Deadheading is equally as important to keep a rose flowering again and again. Whereas pruning is done just once a year in the winter, deadheading should be undertaken repeatedly after a flower head is spent. This task involves, as the name suggests, the removal of dead flower heads following their bloom. This not only tidies the visual appearance of the rose but encourages another bloom to follow. Dead flower-heads can be simply pinched off the plant by hand but ideally they should be cut after 2 five leaflet stems up the shoot

Climbing and Rambling Roses

  • Rambling roses are very vigorous growers and often hold smaller flowers in ‘sprays’ that only bloom once a year.

  • Climbing roses will be less vigorous but have larger individual flowers repeating throughout the season, if deadheaded.

When training any climbing or rambling rose the first thing to be aware of is the overall structure. The aim is to create a frame work fanning out from the bottom. Don’t be afraid to remove stems if they don’t fit, even if they are old and well established.

By training stems horizontally you encourage the nodes along the length of the stem to bud. These bud will turn in to stem that will grow vertically and flower their apex. In short, the more horizontal stems, the more budding nodes and the more covered in blooms your climbing rose will be.

Never use wire when tying in your rose. As the rose grows the wire will strangle the stems. Use string or twine so as the rose grow it will break and not the rose.

Identifying types of roses

There are a lot of different types of roses even before we get in to the hundreds of cultivar for each type.

Hybrid Tea Roses

Hybrid tea flowers are well-formed with large, high-centred buds, supported by long, straight and upright stems. They are one of the most popular roses and you will see them often.

Specific pruning information

Pruning should be done late winter or early spring.

Shorten back the strongest remaining shoots to four to six buds 10-15cm (4-6in) from the base, to the point where last year’s growth began

Don’t prune newly planted roses too hard

Polyantha Roses

Polyantha Roses are small shrub roses. They tend to have small flowers that are produced in clusters. Their compact habit make them perfect for the front of borders.

Specific pruning information

At the end of the growing season all flowered stems must be cut back for the winter.

Pruned back relatively hard in the late winter/ early spring leaving 4-6 buds above the soil surface (this should leave stems roughly 15cm tall).

Be very aware of trying to create the goblet shape.

Standard Roses

Standard roses are roses chosen for their flowering properties that have been grafted (fused) on top of a taller rootstock. A graft is the combination of two species to achieve a best of both worlds scenario but comes with specific pruning techniques.

Specific pruning information

At the end of the growing season all flowered stems must be cut back for the winter.

Prune all stems back be 1/3 to maintain bushy shape.

Be very aware of trying to create the goblet shape.

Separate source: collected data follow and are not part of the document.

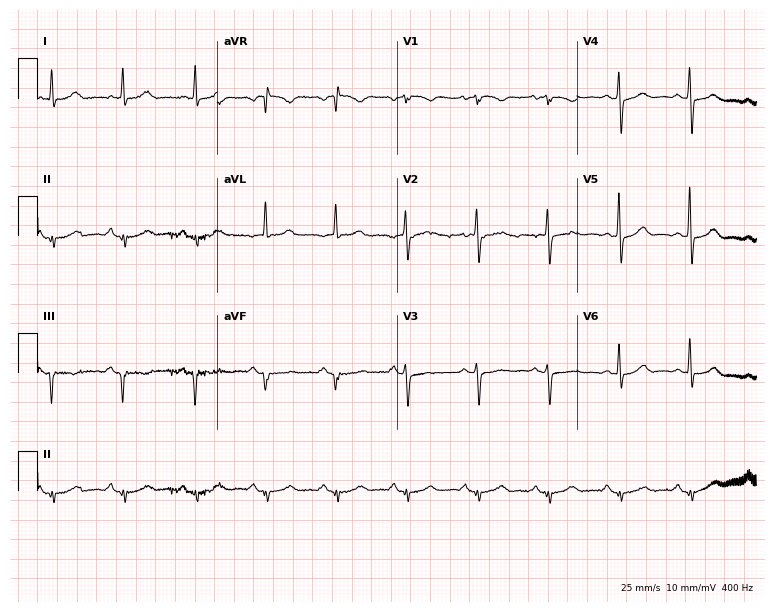
Electrocardiogram (7.3-second recording at 400 Hz), a woman, 76 years old. Of the six screened findings (first-degree AV block, right bundle branch block, left bundle branch block, sinus bradycardia, atrial fibrillation, sinus tachycardia), none is recorded.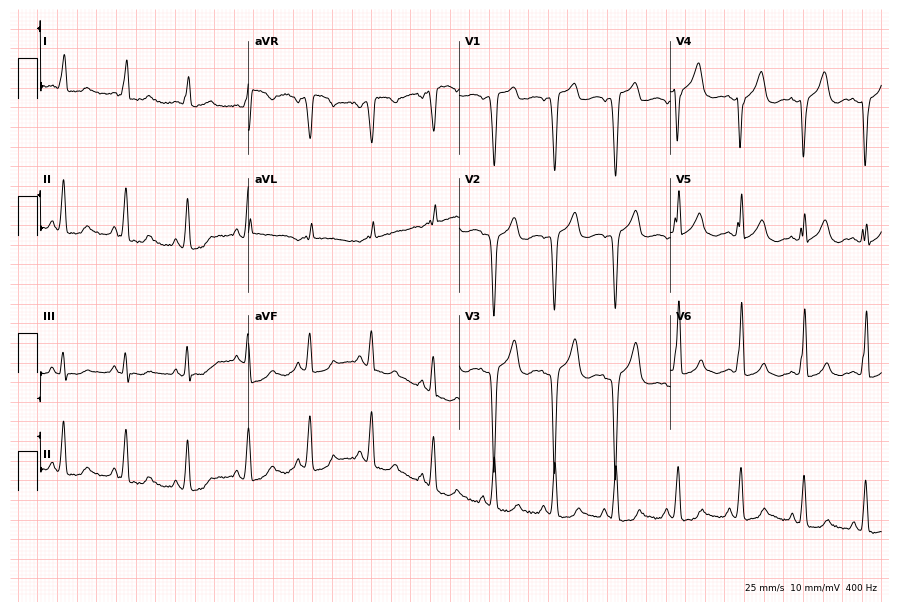
Standard 12-lead ECG recorded from a female, 74 years old (8.6-second recording at 400 Hz). None of these six findings is recorded: first-degree AV block, right bundle branch block, left bundle branch block, sinus bradycardia, atrial fibrillation, sinus tachycardia. Other findings, if any, are not listed.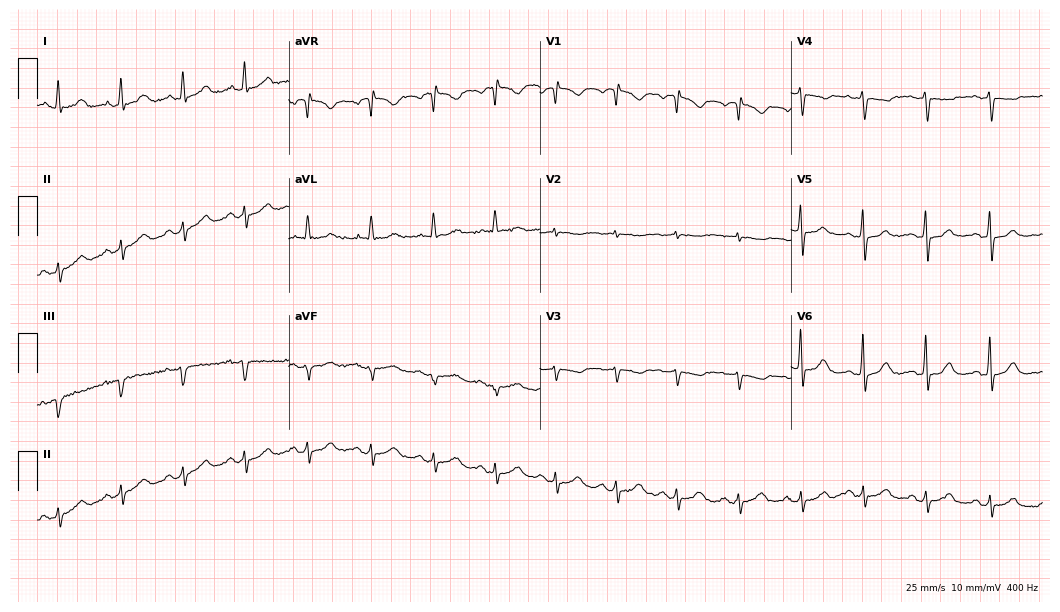
12-lead ECG (10.2-second recording at 400 Hz) from a female, 67 years old. Screened for six findings — first-degree AV block, right bundle branch block (RBBB), left bundle branch block (LBBB), sinus bradycardia, atrial fibrillation (AF), sinus tachycardia — none is recorded.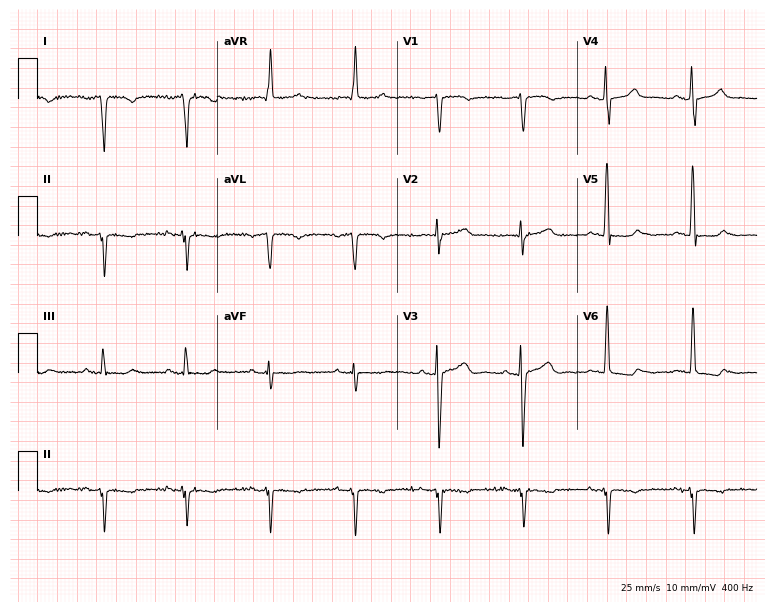
12-lead ECG (7.3-second recording at 400 Hz) from a 74-year-old woman. Screened for six findings — first-degree AV block, right bundle branch block, left bundle branch block, sinus bradycardia, atrial fibrillation, sinus tachycardia — none is recorded. Only these six findings were labelled.

Break (not cut) shooting stem from the base of the rose.

Shrub Roses

Shrub roses, as the name suggests, are bushy and woody roses with a larger ultimate height and spread than the Hybrid tea roses.

Pruning Information

1/3 off the stems lengths cut back after flowering in autumn.

Side shoots cut back to 1/2 of their length once annually in the winter.

In the autumn approximately 10% of top stems should be removed to reduce drag caused by strong gusts.

Ground Cover Roses

Ground Cover Roses are as the name suggests are low growing. They vary in size. Most are repeat flowering and some are more fragrant than others.

Specific pruning information

If there's only one thick stem, cut back to 3–5 buds above where the stem changes from green to old grey bark

If the plant is congested, cut out old branches from the base to promote new growth. 

Climbing and Rambling Roses

Climbing and rambling roses can both be pruned in the late autumn to midwinter. The two differ in the extent of flowering and their growing habit as well as the support needed to continue to cover a structure such as pergola, wall or fence.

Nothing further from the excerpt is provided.